**Goal of the exercise**
Please transcribe the data that follows without the pictures, keeping every word the same.

**Source material**
··········
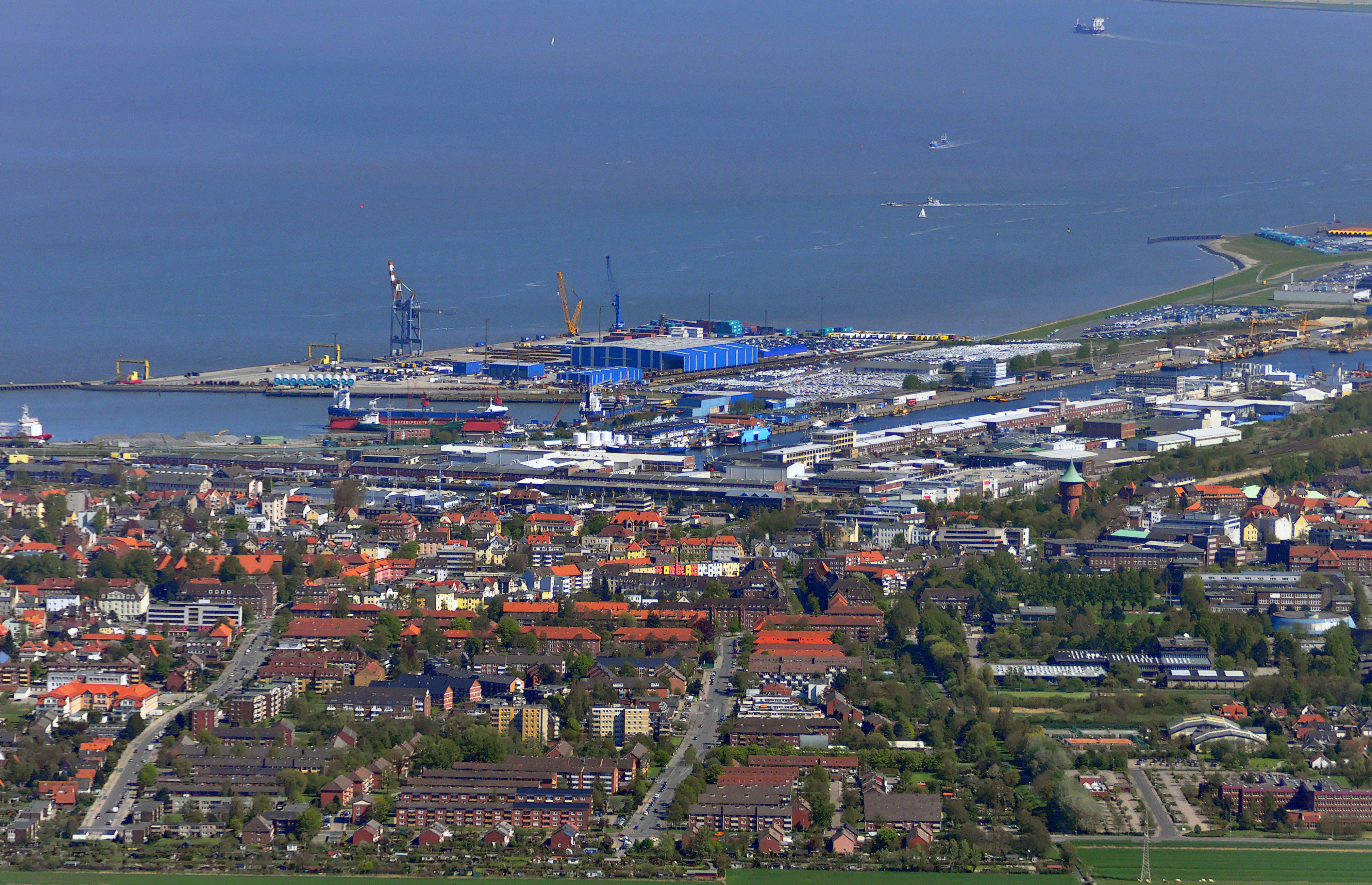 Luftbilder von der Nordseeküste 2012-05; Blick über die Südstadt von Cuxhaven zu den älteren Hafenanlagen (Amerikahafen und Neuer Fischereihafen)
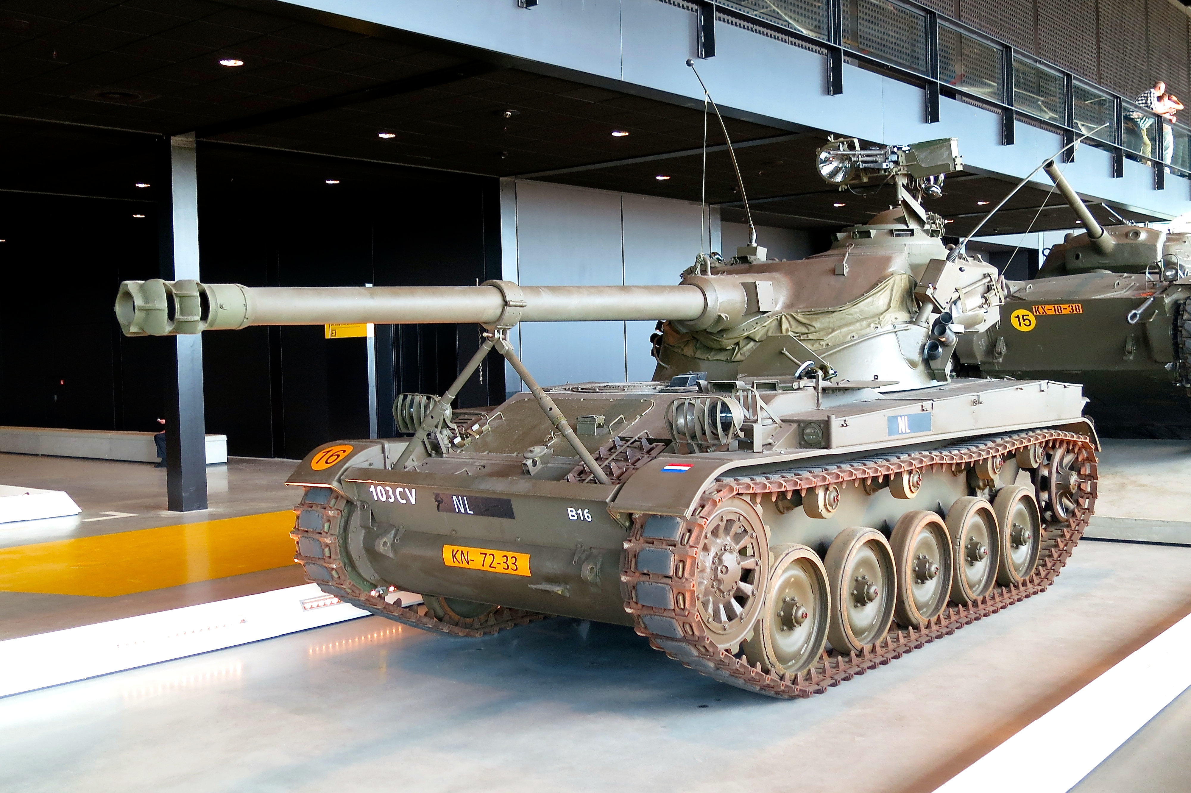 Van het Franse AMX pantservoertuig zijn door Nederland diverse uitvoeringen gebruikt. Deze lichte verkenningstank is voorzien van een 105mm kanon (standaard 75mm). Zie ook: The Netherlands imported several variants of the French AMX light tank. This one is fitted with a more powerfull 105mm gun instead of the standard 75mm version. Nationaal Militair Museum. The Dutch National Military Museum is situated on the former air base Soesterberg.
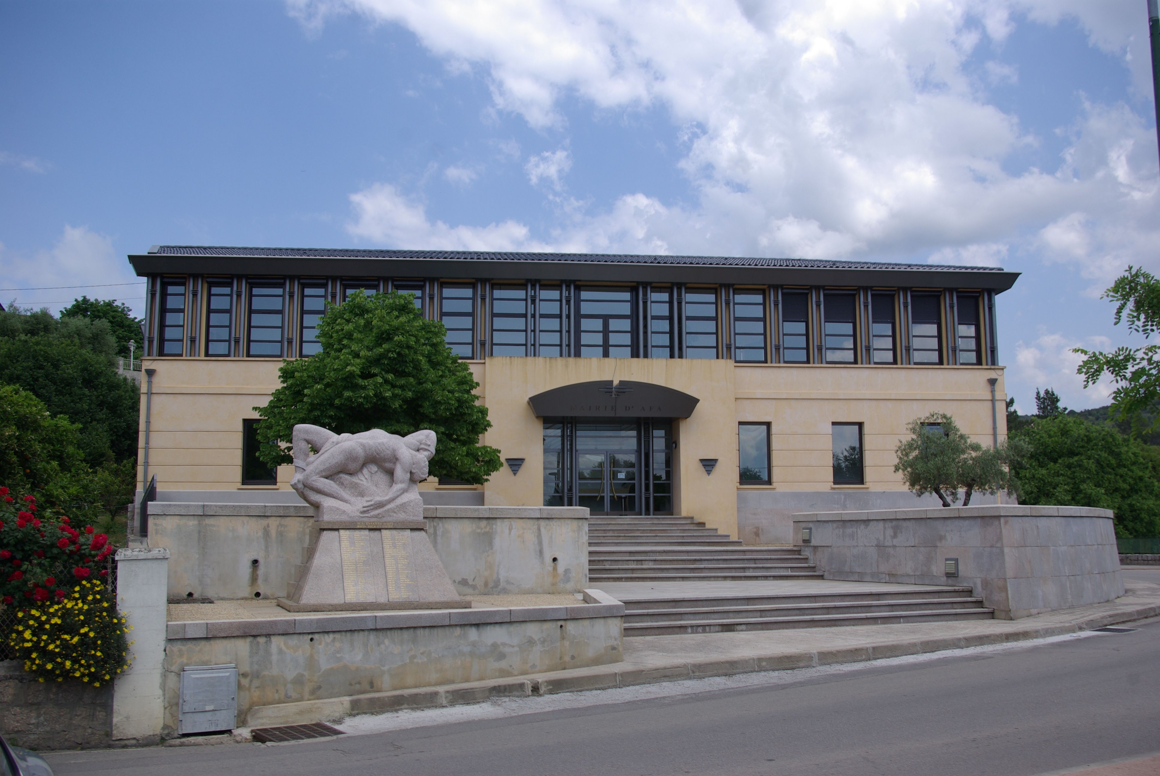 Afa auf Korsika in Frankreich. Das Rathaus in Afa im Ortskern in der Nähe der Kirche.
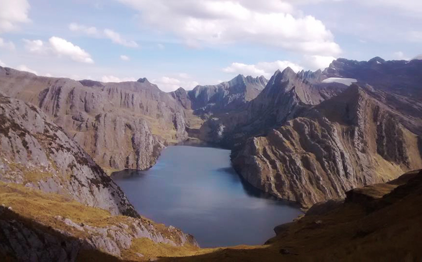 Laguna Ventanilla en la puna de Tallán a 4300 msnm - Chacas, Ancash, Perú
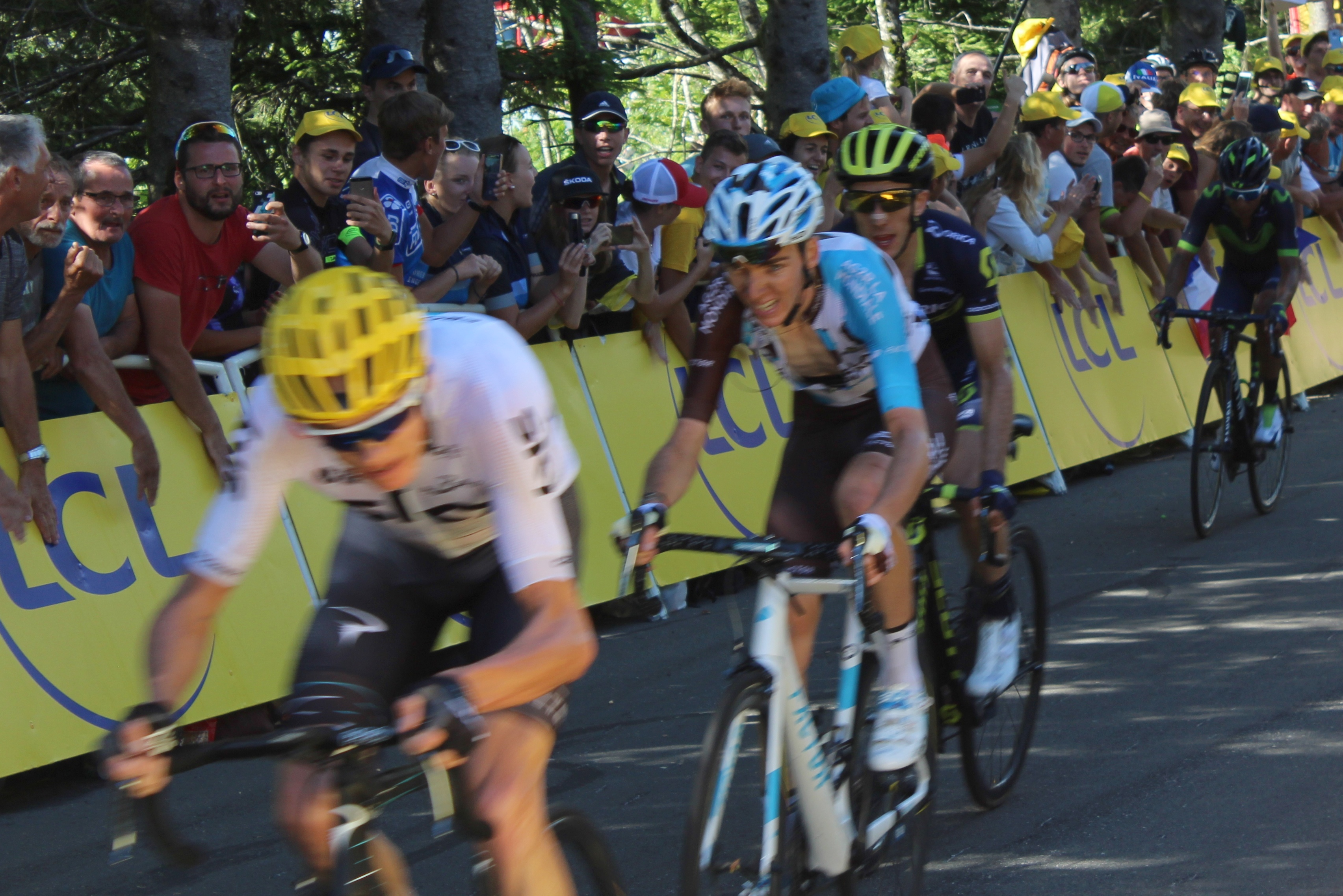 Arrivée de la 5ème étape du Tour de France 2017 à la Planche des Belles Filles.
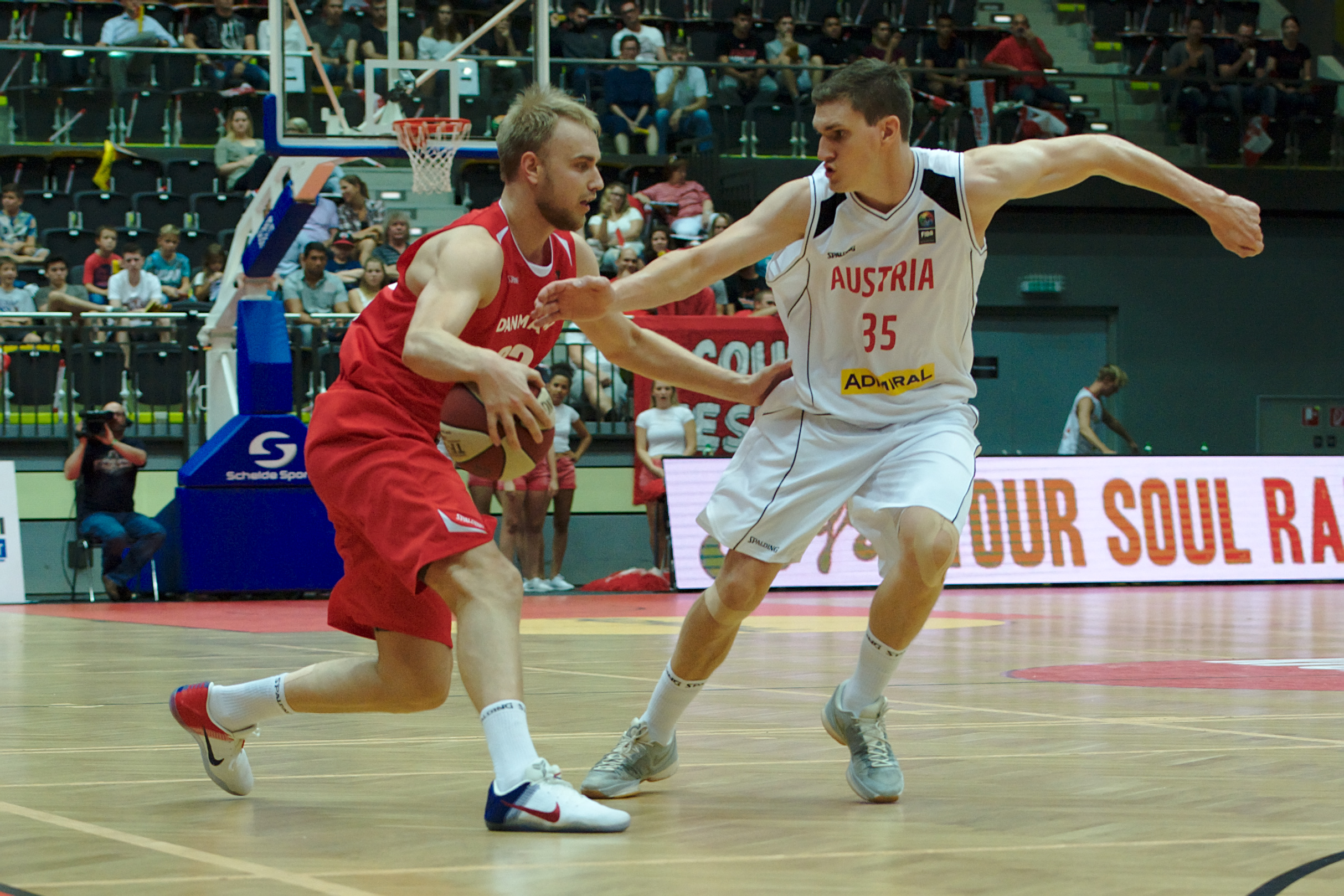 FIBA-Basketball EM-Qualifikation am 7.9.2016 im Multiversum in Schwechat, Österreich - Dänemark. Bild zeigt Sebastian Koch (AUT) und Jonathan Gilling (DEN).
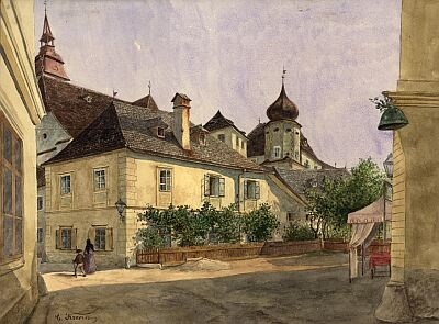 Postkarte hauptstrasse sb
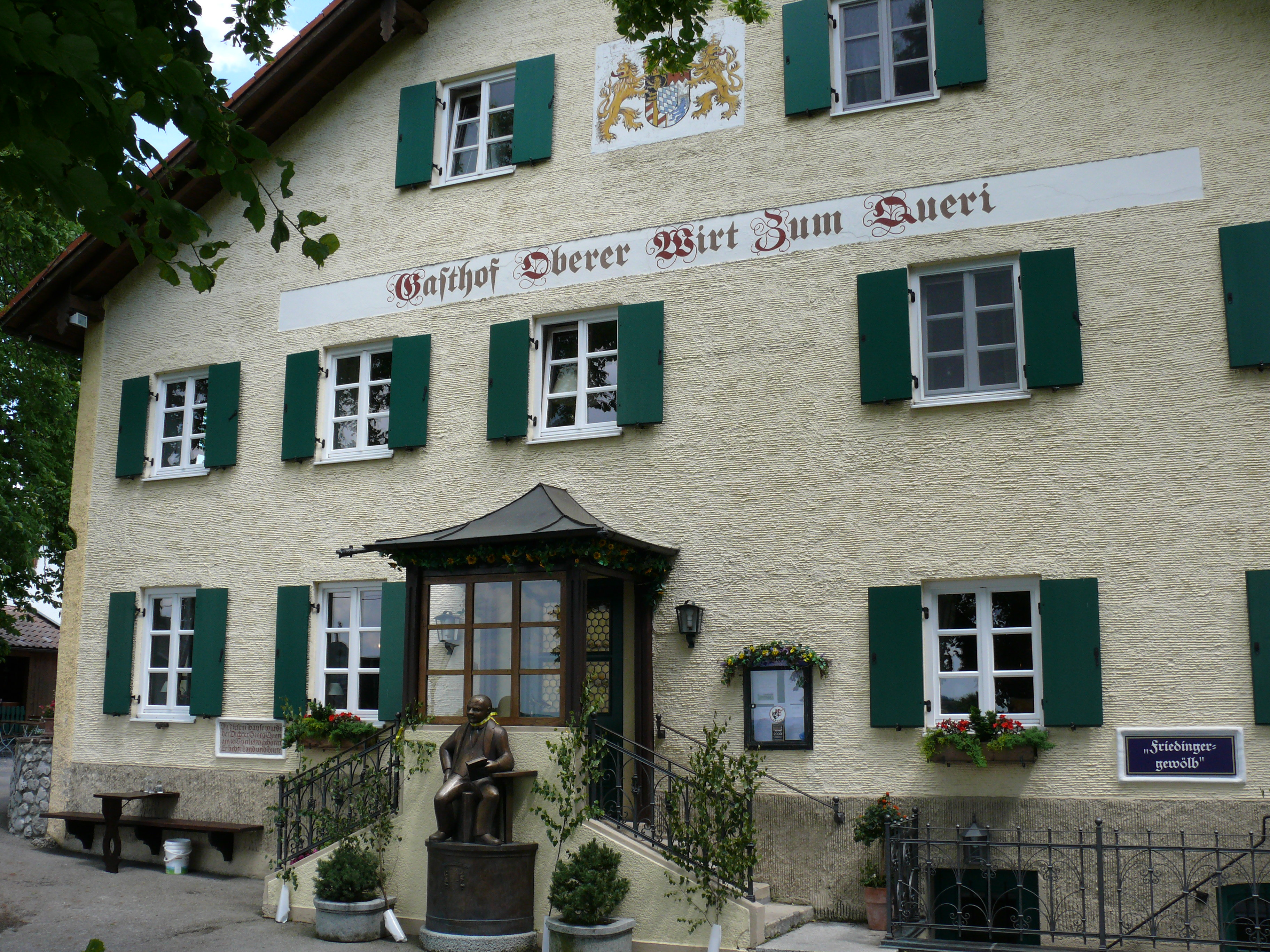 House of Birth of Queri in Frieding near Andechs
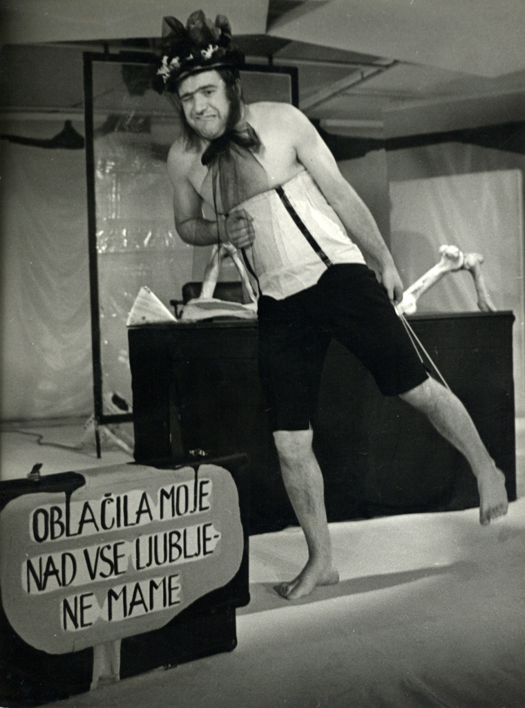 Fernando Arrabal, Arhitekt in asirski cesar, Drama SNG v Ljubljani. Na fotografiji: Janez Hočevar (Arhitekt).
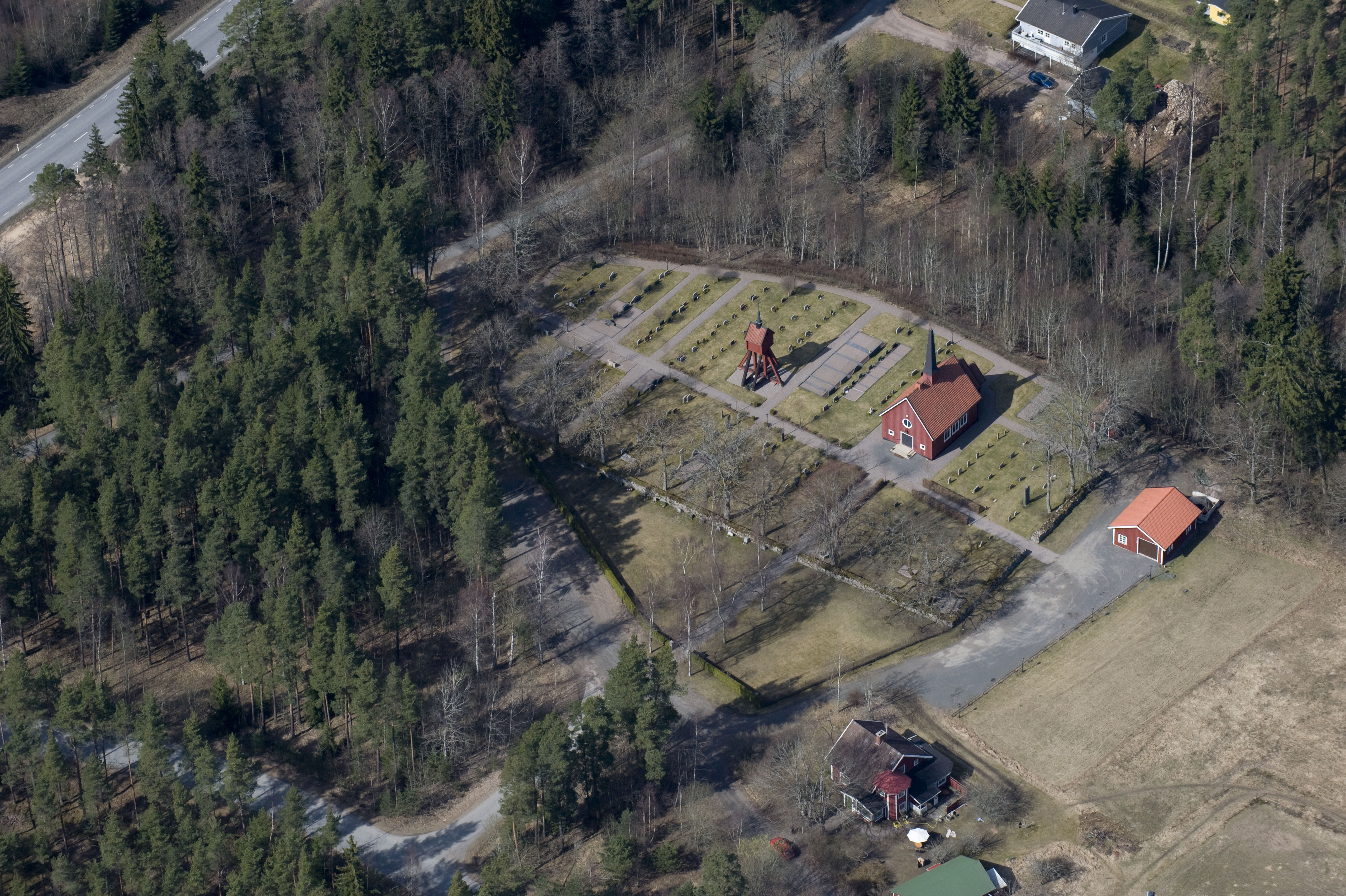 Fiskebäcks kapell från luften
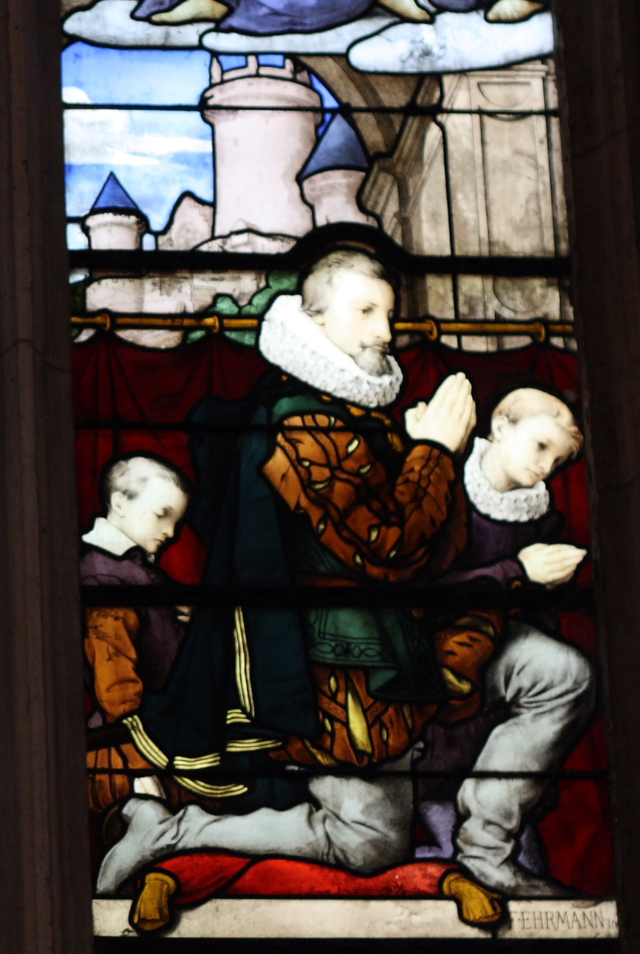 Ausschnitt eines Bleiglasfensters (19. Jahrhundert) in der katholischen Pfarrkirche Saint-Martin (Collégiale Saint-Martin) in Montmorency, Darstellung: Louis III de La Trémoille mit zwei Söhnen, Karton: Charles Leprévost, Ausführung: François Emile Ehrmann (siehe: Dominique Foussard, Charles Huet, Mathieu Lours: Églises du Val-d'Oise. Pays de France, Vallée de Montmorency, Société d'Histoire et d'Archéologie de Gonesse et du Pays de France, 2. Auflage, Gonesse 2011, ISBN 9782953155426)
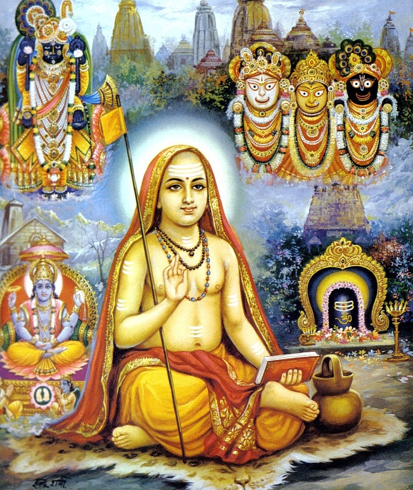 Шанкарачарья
··········
**Exercise response**
 Luftbilder von der Nordseeküste 2012-05; Blick über die Südstadt von Cuxhaven zu den älteren Hafenanlagen (Amerikahafen und Neuer Fischereihafen)
 Van het Franse AMX pantservoertuig zijn door Nederland diverse uitvoeringen gebruikt. Deze lichte verkenningstank is voorzien van een 105mm kanon (standaard 75mm). Zie ook: The Netherlands imported several variants of the French AMX light tank. This one is fitted with a more powerfull 105mm gun instead of the standard 75mm version. Nationaal Militair Museum. The Dutch National Military Museum is situated on the former air base Soesterberg.
 Afa auf Korsika in Frankreich. Das Rathaus in Afa im Ortskern in der Nähe der Kirche.
 Laguna Ventanilla en la puna de Tallán a 4300 msnm - Chacas, Ancash, Perú
 Arrivée de la 5ème étape du Tour de France 2017 à la Planche des Belles Filles.
 FIBA-Basketball EM-Qualifikation am 7.9.2016 im Multiversum in Schwechat, Österreich - Dänemark. Bild zeigt Sebastian Koch (AUT) und Jonathan Gilling (DEN).
 Postkarte hauptstrasse sb
 House of Birth of Queri in Frieding near Andechs
 Fernando Arrabal, Arhitekt in asirski cesar, Drama SNG v Ljubljani. Na fotografiji: Janez Hočevar (Arhitekt).
 Fiskebäcks kapell från luften
 Ausschnitt eines Bleiglasfensters (19. Jahrhundert) in der katholischen Pfarrkirche Saint-Martin (Collégiale Saint-Martin) in Montmorency, Darstellung: Louis III de La Trémoille mit zwei Söhnen, Karton: Charles Leprévost, Ausführung: François Emile Ehrmann (siehe: Dominique Foussard, Charles Huet, Mathieu Lours: Églises du Val-d'Oise. Pays de France, Vallée de Montmorency, Société d'Histoire et d'Archéologie de Gonesse et du Pays de France, 2. Auflage, Gonesse 2011, ISBN 9782953155426)
 Шанкарачарья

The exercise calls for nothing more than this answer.